(Saved data entries)
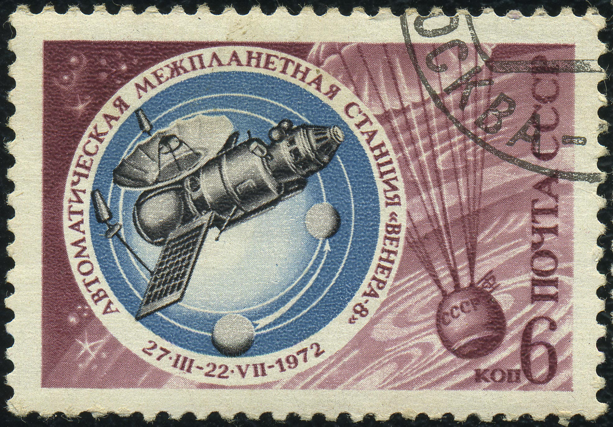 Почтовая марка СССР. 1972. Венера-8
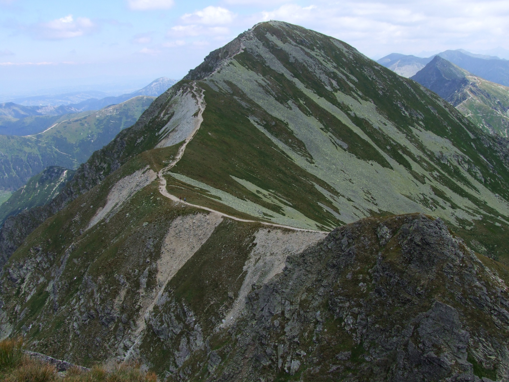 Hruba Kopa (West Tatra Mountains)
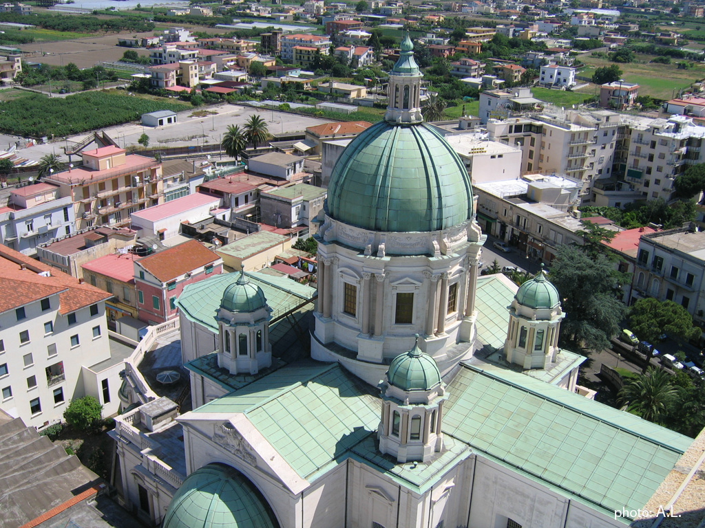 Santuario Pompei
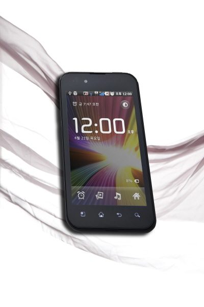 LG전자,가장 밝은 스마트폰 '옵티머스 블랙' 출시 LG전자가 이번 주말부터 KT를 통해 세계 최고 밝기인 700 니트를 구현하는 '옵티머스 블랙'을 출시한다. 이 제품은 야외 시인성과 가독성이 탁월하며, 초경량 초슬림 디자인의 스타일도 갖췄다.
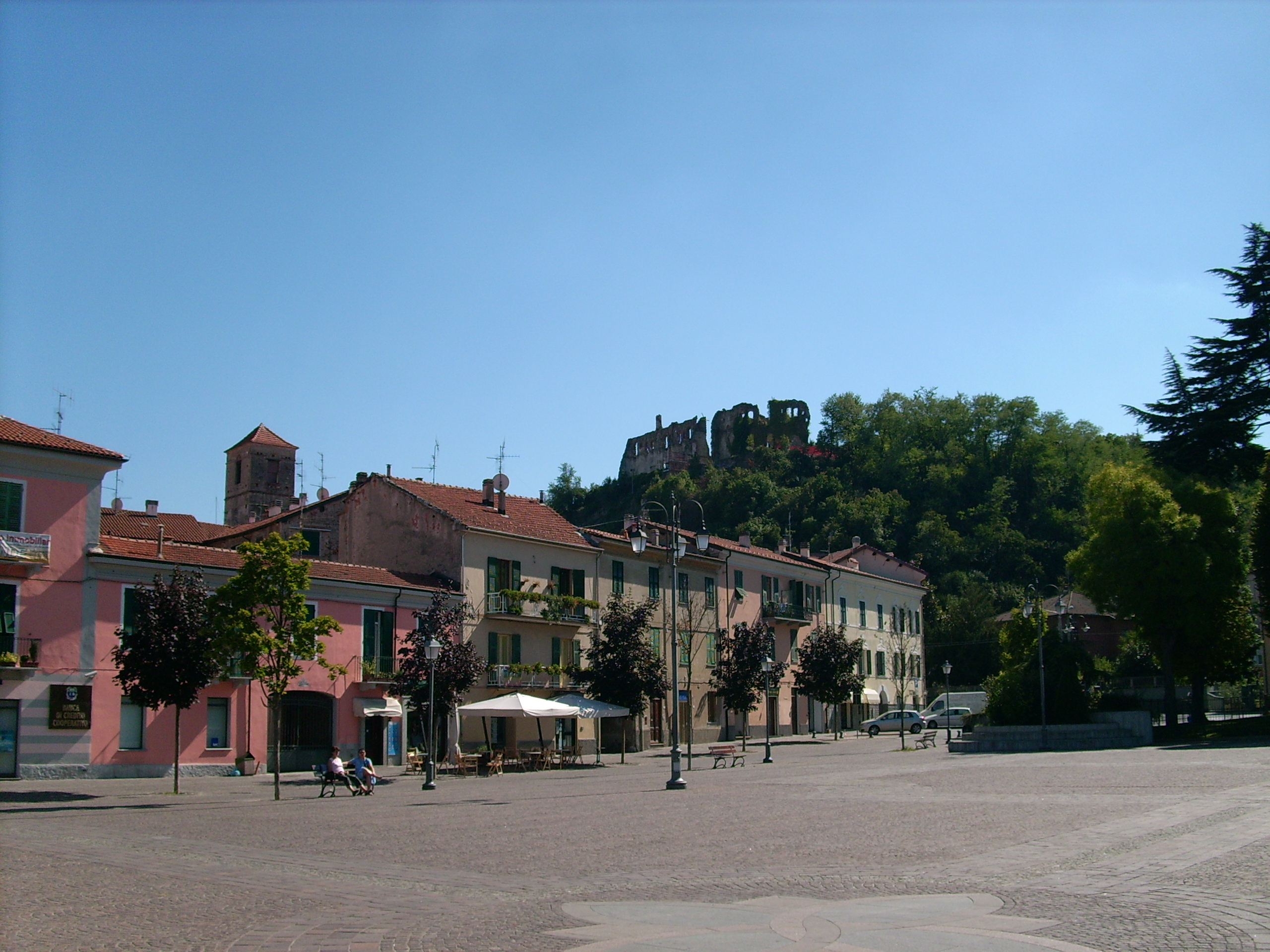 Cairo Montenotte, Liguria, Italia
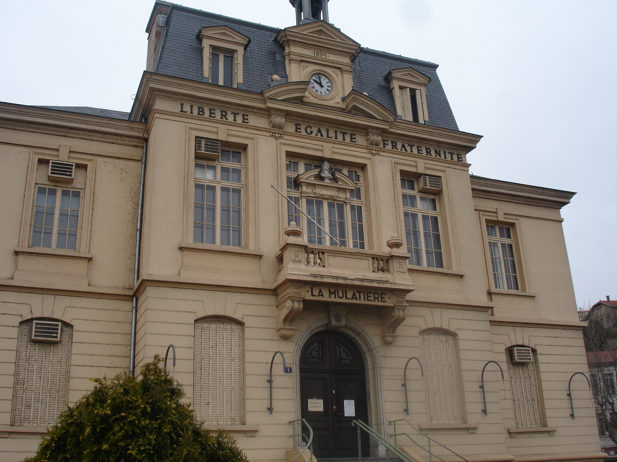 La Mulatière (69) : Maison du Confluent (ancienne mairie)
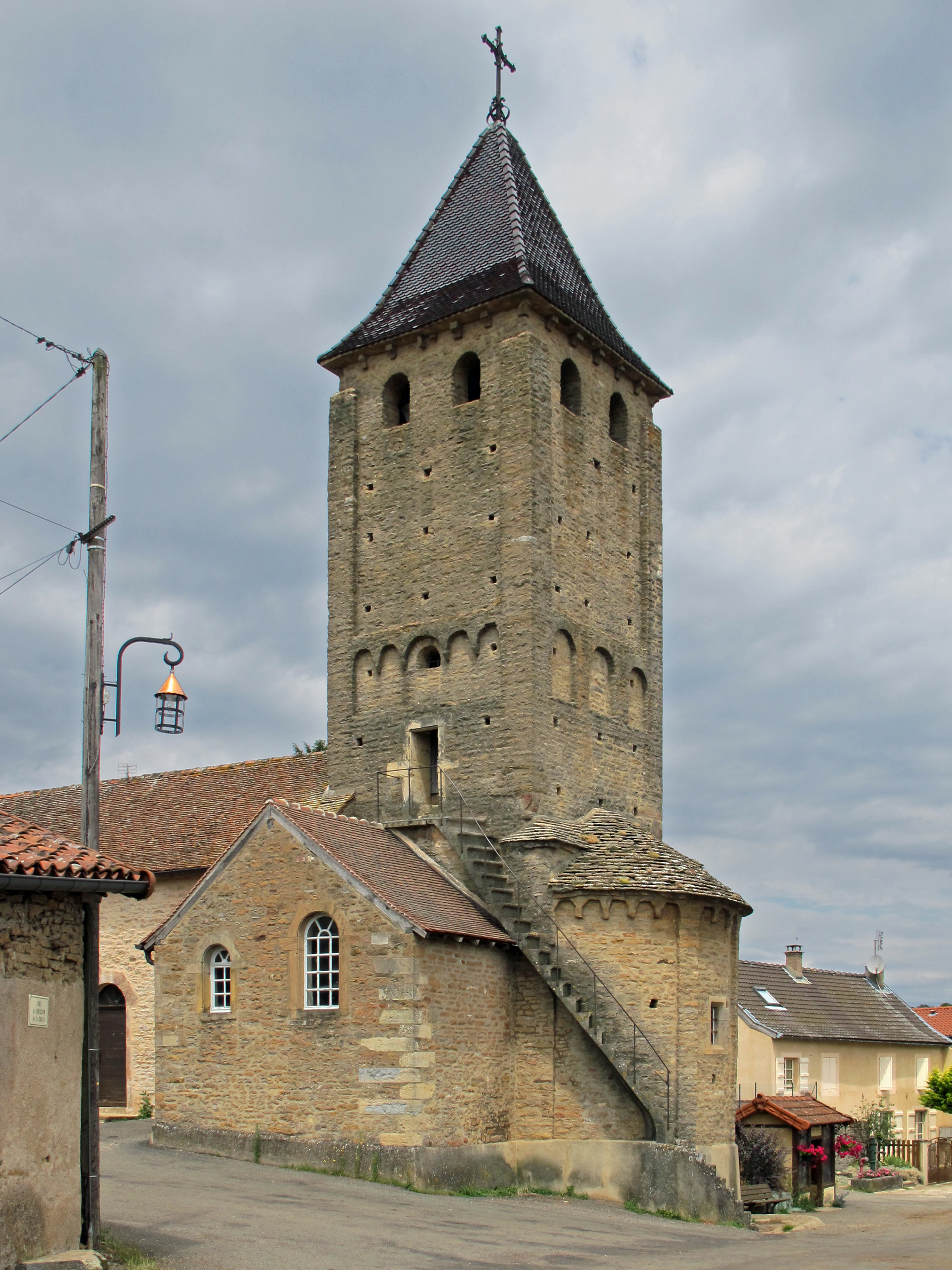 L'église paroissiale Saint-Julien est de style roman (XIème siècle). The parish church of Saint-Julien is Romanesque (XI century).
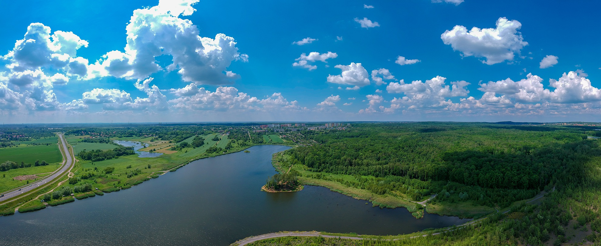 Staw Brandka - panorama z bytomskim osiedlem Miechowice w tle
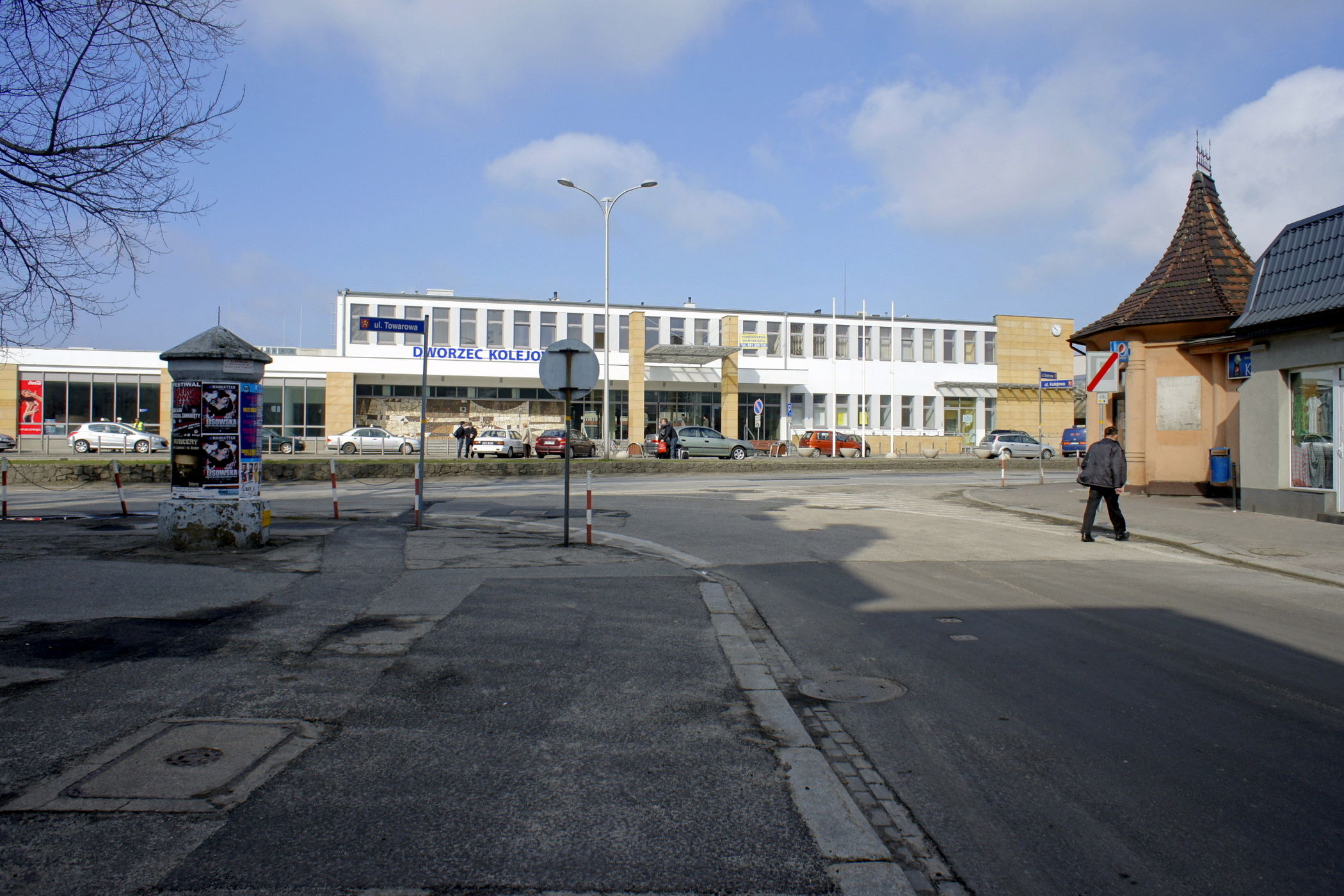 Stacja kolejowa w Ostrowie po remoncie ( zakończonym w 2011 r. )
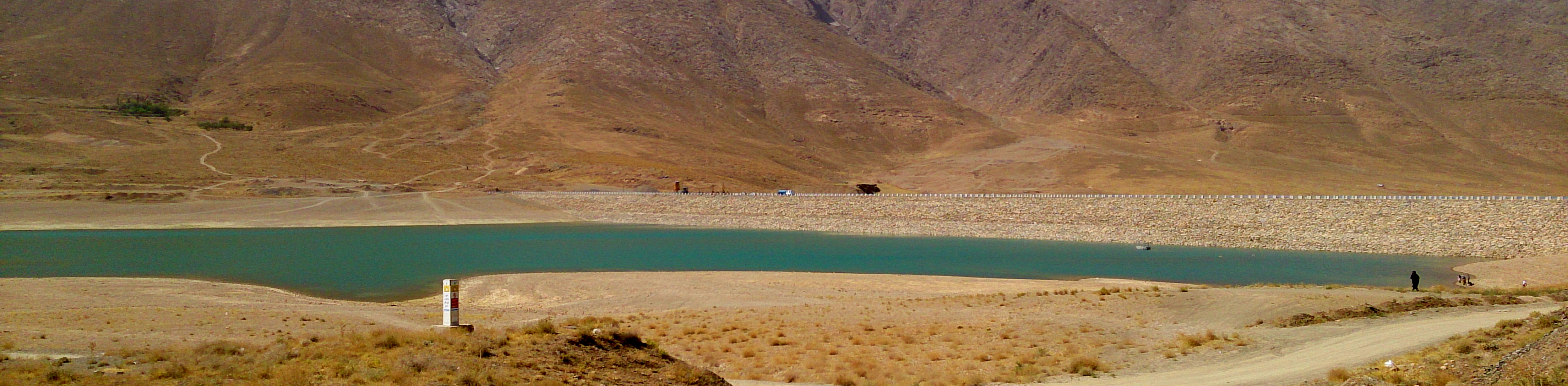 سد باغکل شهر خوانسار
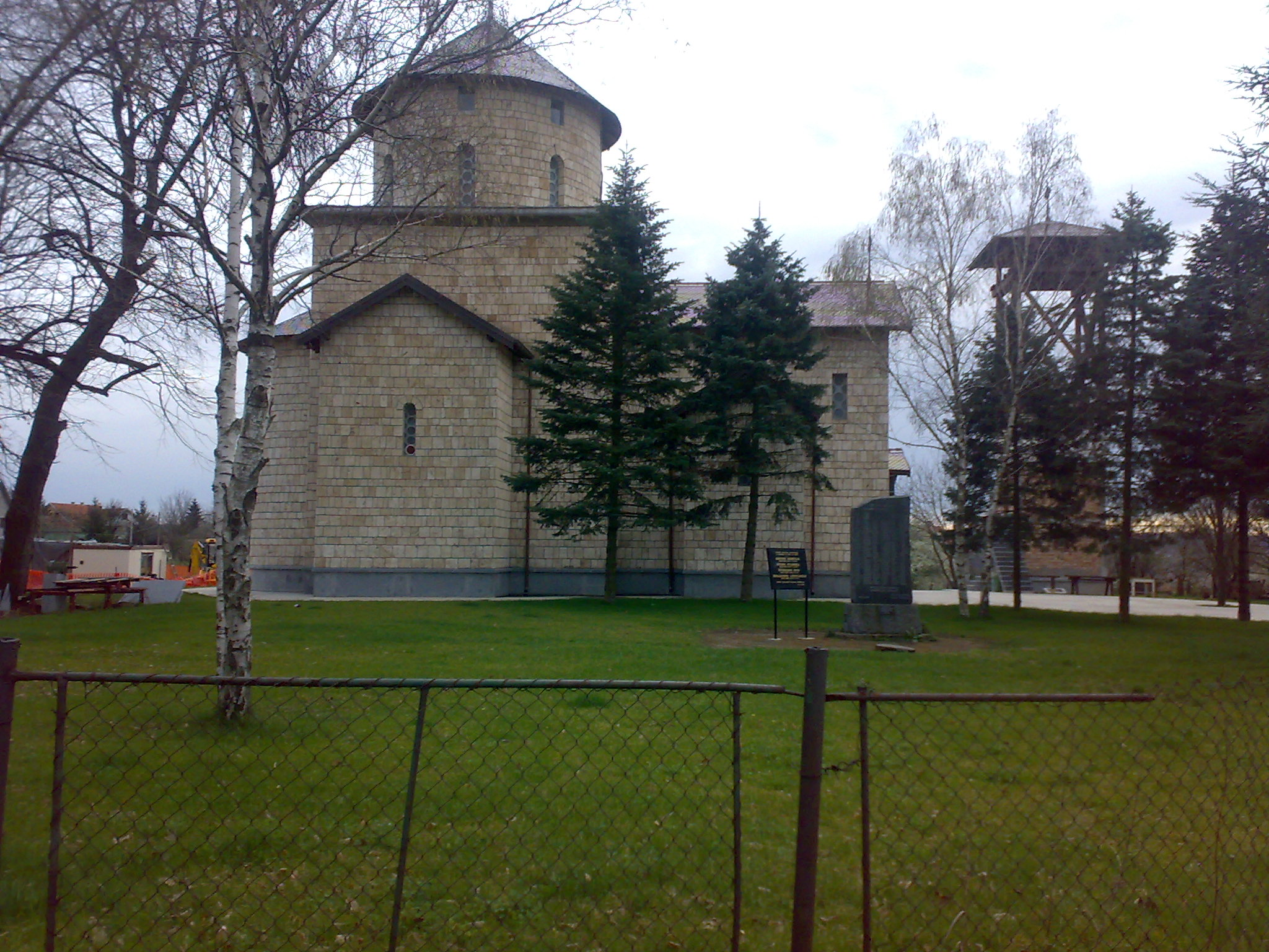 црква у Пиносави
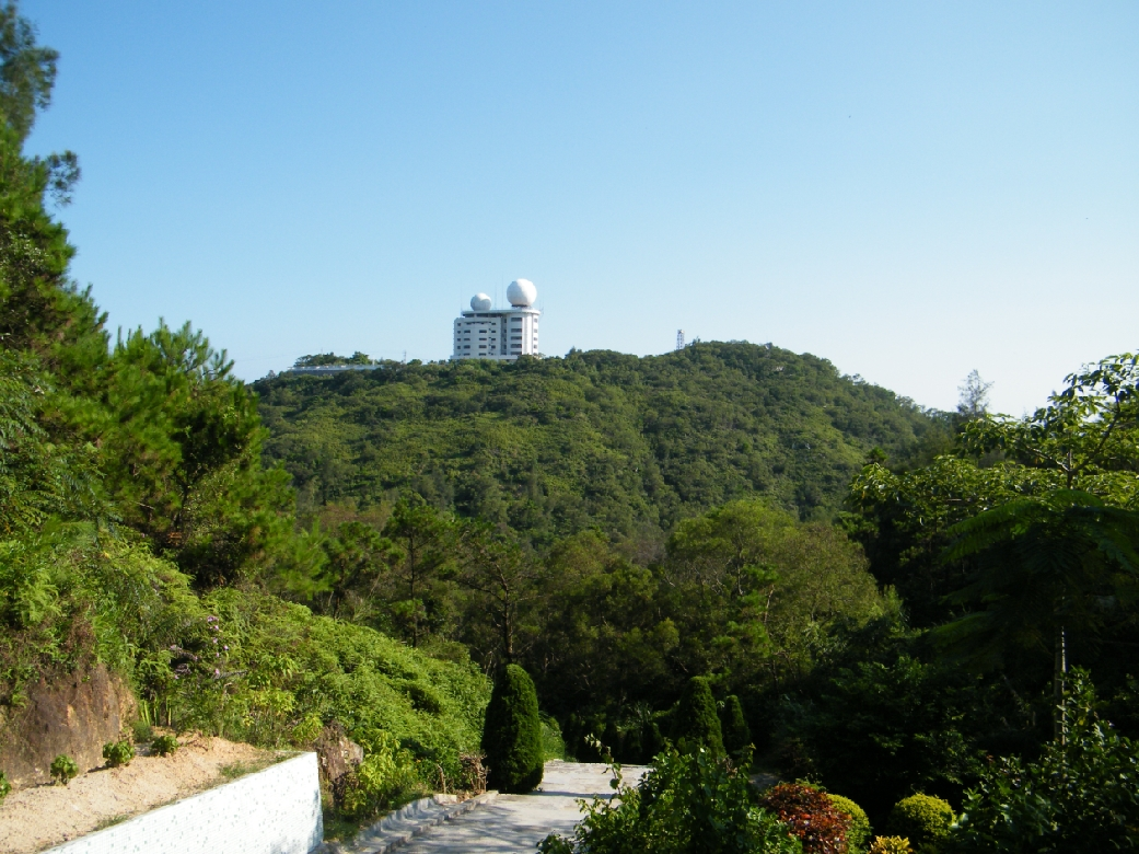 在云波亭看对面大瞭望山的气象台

Action item> From the data above, return only the lines starting at the line that holds "LG전자,가장 밝은 스마트폰" and ending at the line that holds "La Mulatière (69)", word for word and without pictures.

Solution to the problem>
 LG전자,가장 밝은 스마트폰 '옵티머스 블랙' 출시 LG전자가 이번 주말부터 KT를 통해 세계 최고 밝기인 700 니트를 구현하는 '옵티머스 블랙'을 출시한다. 이 제품은 야외 시인성과 가독성이 탁월하며, 초경량 초슬림 디자인의 스타일도 갖췄다.
 Cairo Montenotte, Liguria, Italia
 La Mulatière (69) : Maison du Confluent (ancienne mairie)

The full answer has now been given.